ChatGPT can't retrain itself. Its weights are frozen. Ask it about 2025 market conditions using a model trained on 2023 data, and you're trading with stale patterns.
Professional systems retrain monthly—sometimes weekly—as market structure evolves. Custom EAs include full backtesting reports so you see performance degradation in real time and adjust parameters before they fail live.
Why Text Prediction ≠ Price Prediction
This is the core issue: ChatGPT predicts the next token in a text sequence. It's a language model. Trading needs price prediction plus execution. These are fundamentally different problems.
Text is highly autocorrelated. "The quick brown fox" almost always continues to "jumps." Patterns are stable year to year.

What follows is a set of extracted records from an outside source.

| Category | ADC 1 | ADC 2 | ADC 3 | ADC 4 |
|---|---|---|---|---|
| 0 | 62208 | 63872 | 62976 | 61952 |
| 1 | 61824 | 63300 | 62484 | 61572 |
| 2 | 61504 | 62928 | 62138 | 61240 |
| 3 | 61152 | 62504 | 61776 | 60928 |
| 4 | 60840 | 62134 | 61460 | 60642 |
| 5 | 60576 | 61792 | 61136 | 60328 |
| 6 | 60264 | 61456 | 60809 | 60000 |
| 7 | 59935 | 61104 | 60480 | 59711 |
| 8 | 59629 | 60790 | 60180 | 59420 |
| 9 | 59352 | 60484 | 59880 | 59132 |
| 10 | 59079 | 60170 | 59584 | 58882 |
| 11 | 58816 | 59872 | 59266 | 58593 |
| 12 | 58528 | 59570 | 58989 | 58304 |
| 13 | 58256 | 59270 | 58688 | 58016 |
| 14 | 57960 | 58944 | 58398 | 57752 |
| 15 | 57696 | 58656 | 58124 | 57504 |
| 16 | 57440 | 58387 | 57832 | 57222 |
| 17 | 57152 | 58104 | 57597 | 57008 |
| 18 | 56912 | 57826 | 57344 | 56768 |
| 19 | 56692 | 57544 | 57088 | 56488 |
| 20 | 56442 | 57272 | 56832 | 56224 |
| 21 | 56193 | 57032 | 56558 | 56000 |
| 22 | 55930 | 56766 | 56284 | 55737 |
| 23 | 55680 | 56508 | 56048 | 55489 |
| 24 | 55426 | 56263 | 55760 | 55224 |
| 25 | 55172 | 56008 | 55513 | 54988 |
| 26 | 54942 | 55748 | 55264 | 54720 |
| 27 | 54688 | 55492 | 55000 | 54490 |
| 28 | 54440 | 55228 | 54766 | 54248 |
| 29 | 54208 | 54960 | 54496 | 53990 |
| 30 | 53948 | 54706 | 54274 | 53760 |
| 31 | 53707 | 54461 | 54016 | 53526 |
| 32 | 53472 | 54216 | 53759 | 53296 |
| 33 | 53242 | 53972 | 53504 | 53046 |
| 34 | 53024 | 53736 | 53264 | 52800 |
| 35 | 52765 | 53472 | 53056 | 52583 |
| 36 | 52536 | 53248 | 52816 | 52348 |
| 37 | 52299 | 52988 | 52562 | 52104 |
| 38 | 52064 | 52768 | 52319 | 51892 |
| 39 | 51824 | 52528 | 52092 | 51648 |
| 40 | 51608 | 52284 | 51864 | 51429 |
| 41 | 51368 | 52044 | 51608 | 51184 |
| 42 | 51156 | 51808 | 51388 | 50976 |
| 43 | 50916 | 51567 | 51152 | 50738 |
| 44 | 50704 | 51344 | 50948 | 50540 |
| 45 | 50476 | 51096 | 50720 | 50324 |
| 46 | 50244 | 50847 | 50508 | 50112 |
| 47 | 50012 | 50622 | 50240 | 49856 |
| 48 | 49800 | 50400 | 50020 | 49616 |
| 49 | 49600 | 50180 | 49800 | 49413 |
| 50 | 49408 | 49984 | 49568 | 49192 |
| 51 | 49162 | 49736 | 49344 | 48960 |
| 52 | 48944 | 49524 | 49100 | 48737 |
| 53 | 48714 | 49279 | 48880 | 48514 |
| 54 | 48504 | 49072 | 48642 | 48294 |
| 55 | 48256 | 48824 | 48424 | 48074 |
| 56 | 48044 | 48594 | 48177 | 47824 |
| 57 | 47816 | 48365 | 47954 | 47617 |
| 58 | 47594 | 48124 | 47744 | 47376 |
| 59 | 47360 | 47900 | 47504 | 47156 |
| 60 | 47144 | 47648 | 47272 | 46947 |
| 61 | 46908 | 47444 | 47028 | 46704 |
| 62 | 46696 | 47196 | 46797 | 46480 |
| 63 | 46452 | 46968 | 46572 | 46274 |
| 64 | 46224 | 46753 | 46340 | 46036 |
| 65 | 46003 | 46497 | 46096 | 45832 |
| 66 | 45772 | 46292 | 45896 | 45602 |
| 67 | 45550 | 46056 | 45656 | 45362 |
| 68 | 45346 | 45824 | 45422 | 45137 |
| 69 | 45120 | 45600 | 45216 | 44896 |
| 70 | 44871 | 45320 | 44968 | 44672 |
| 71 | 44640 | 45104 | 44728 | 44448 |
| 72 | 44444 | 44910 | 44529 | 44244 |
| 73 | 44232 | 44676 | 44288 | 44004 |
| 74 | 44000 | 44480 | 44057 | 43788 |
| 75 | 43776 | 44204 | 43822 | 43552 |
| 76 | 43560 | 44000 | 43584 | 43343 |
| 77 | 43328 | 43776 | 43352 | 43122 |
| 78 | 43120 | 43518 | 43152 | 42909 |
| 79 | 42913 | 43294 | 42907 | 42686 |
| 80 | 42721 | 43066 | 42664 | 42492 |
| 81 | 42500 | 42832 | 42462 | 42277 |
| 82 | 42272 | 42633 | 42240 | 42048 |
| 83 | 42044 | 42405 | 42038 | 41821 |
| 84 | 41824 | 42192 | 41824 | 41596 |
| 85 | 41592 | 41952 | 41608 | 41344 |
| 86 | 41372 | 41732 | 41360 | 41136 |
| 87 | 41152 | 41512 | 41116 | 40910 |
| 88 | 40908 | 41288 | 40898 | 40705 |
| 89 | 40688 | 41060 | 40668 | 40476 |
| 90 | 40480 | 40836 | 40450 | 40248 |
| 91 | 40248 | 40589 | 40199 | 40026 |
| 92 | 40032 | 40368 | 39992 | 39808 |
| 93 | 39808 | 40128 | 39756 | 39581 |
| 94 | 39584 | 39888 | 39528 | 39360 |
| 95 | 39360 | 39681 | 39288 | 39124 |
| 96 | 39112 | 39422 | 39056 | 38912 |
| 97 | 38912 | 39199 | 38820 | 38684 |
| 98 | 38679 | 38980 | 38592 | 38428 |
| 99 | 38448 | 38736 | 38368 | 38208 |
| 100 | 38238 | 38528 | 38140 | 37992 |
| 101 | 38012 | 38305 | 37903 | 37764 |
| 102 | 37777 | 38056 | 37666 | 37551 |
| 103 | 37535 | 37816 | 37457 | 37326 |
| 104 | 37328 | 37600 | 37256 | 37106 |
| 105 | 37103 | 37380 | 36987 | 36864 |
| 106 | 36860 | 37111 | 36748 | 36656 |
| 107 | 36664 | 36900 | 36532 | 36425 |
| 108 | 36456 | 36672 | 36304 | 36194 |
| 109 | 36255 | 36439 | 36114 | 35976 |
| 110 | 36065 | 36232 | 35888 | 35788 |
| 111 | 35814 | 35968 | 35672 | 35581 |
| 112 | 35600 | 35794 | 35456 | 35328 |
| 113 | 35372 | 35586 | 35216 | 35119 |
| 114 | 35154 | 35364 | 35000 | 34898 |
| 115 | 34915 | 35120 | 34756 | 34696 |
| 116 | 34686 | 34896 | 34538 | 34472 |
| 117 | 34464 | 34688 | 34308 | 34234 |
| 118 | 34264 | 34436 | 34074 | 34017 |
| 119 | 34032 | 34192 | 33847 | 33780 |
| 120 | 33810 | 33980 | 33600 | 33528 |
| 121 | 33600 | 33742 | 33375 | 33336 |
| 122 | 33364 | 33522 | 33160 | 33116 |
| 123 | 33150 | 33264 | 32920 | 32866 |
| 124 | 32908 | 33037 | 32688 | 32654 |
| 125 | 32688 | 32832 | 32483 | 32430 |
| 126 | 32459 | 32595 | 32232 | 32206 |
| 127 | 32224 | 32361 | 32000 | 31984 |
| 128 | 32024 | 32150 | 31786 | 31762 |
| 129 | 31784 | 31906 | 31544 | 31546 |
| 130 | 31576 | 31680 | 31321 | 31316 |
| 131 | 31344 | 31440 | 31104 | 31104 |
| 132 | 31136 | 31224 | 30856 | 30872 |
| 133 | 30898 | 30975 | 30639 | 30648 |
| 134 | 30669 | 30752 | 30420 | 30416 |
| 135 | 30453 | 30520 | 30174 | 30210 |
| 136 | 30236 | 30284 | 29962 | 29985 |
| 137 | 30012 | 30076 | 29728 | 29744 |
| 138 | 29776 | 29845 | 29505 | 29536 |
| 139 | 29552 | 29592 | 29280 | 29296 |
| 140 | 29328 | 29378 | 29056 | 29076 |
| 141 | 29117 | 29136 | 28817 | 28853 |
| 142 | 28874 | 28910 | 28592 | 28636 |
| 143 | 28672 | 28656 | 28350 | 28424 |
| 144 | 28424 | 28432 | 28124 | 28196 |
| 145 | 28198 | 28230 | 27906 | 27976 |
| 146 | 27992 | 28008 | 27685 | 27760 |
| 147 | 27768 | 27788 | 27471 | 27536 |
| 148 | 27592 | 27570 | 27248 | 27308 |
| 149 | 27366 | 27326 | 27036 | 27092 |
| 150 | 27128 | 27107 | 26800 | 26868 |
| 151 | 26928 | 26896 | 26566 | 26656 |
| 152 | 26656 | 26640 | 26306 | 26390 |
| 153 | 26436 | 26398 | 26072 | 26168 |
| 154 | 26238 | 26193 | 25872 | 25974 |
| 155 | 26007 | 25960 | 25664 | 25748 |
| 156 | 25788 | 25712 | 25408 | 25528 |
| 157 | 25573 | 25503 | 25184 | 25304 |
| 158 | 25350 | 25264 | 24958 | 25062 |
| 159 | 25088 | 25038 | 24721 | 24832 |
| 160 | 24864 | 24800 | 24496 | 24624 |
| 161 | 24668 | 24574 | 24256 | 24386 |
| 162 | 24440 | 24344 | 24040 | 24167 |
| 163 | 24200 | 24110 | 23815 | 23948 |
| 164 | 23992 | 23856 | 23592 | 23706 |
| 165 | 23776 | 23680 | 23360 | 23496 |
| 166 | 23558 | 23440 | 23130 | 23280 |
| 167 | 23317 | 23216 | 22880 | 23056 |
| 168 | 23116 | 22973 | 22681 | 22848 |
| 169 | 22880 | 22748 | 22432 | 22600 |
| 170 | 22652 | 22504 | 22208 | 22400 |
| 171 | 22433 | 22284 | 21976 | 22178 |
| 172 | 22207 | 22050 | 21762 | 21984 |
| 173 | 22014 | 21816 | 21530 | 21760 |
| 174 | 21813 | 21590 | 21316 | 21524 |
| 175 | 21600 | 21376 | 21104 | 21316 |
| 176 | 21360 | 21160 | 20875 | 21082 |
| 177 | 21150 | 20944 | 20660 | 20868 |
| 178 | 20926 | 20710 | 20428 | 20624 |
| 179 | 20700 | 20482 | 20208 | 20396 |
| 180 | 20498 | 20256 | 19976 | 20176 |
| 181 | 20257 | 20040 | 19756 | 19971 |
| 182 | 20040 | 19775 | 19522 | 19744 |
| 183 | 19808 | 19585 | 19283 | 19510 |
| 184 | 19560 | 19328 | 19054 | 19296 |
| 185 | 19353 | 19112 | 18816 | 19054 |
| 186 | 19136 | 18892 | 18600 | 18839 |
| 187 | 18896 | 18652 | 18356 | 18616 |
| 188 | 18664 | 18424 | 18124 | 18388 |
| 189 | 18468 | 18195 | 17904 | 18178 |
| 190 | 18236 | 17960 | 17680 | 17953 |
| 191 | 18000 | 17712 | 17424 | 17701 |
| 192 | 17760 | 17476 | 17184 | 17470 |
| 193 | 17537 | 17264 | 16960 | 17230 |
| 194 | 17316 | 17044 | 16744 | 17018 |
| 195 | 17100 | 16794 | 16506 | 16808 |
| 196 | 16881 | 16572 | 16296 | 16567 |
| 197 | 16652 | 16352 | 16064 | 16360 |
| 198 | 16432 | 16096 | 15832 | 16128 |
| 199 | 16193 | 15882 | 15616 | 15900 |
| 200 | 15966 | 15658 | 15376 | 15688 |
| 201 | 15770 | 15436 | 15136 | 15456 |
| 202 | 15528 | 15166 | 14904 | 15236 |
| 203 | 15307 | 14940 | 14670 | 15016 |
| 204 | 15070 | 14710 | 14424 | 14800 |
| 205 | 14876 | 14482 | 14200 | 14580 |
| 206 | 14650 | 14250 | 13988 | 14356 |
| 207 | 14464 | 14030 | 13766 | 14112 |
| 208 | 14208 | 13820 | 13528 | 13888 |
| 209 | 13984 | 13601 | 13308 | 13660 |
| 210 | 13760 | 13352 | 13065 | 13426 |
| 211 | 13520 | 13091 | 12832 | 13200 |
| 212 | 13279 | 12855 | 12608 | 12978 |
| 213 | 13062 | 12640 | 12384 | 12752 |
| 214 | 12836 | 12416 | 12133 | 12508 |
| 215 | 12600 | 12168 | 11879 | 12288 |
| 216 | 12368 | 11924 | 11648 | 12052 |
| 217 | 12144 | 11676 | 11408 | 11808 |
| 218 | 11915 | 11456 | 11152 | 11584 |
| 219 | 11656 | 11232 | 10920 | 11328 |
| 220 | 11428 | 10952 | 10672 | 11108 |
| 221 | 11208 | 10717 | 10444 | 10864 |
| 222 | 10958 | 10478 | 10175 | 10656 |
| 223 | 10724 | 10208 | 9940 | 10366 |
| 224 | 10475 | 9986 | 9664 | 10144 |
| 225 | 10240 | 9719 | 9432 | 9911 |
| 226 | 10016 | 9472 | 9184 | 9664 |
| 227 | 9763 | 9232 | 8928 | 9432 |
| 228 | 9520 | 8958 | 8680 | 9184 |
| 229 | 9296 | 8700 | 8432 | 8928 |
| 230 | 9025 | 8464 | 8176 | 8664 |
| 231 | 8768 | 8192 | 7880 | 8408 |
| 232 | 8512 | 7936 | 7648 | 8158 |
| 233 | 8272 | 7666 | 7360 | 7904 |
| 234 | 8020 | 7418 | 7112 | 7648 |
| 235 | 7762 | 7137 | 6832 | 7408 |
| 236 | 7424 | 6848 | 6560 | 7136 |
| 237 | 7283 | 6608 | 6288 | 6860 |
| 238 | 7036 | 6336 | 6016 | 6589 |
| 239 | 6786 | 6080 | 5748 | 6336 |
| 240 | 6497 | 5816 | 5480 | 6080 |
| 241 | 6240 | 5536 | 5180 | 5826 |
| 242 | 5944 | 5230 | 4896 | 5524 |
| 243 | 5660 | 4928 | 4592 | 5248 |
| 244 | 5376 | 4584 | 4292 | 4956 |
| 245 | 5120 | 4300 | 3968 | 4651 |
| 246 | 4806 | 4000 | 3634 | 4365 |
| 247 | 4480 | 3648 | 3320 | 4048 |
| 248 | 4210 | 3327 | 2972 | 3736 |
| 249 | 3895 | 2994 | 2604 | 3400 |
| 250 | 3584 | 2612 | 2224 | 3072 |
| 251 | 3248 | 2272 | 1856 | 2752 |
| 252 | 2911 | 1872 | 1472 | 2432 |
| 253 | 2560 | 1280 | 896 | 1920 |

Price movement is weakly autocorrelated. Yesterday's close tells you almost nothing about tomorrow's direction. Market microstructure, order flow, regime shifts—none of that lives in language patterns.
You wouldn't use a speech-recognition model for stock forecasting. This is the same category error, just rebranded as "AI trading."
What Actually Works: Purpose-Built Systems
Live trading requires five things ChatGPT can't provide:
- Sub-millisecond execution — hardcoded logic, not LLM inference
- State persistence — tracking positions, margin, and risk in real time
- Deterministic risk controls — stops and exits that can't be overridden
- Direct broker integration — API connection with fallback redundancy
- Live retraining — parameters adjust as market conditions shift
This is exactly what Alorny builds in MT5 Expert Advisors. Working demo in 45 minutes. Full delivery in hours. Every EA includes a complete backtest report showing real historical performance—not hallucinated results.
The Real Cost of DIY LLM Trading
You could spend $10k+ building a wrapper around ChatGPT, trying to thread the needle on latency and state management. You'd learn the hard way that LLMs weren't designed for this. You'd lose money proving it. Then you'd hire someone to build it right.
Or you skip the $10k detour.
Traders who tried prompt-engineering their way to profits did it with small accounts. They didn't scale. The ones who scaled all did the same thing: they invested in custom Expert Advisors that execute code, not guesses. From $100 for simple EAs. From $300 for AI-driven systems with full backtests.
The choice is between debugging a hallucinating LLM at 3am during a drawdown, or having a hardcoded system that just works.
Key Takeaways
- ChatGPT is a text predictor. Trading needs price prediction plus real-time execution. These are different problems.
- Inference latency (seconds) destroys live trading (milliseconds). No engineering fix closes that gap.
- Stateless models reset after every prompt—they can't track positions, margin, or cumulative risk.
- Hallucinations are fatal. Confident wrong data at the wrong moment = liquidation.
- Purpose-built EAs with hardcoded execution and integrated risk controls are the only reliable way.
- Every trader who scaled past manual execution made one decision: invest in a system that executes your strategy, not an LLM that talks about it.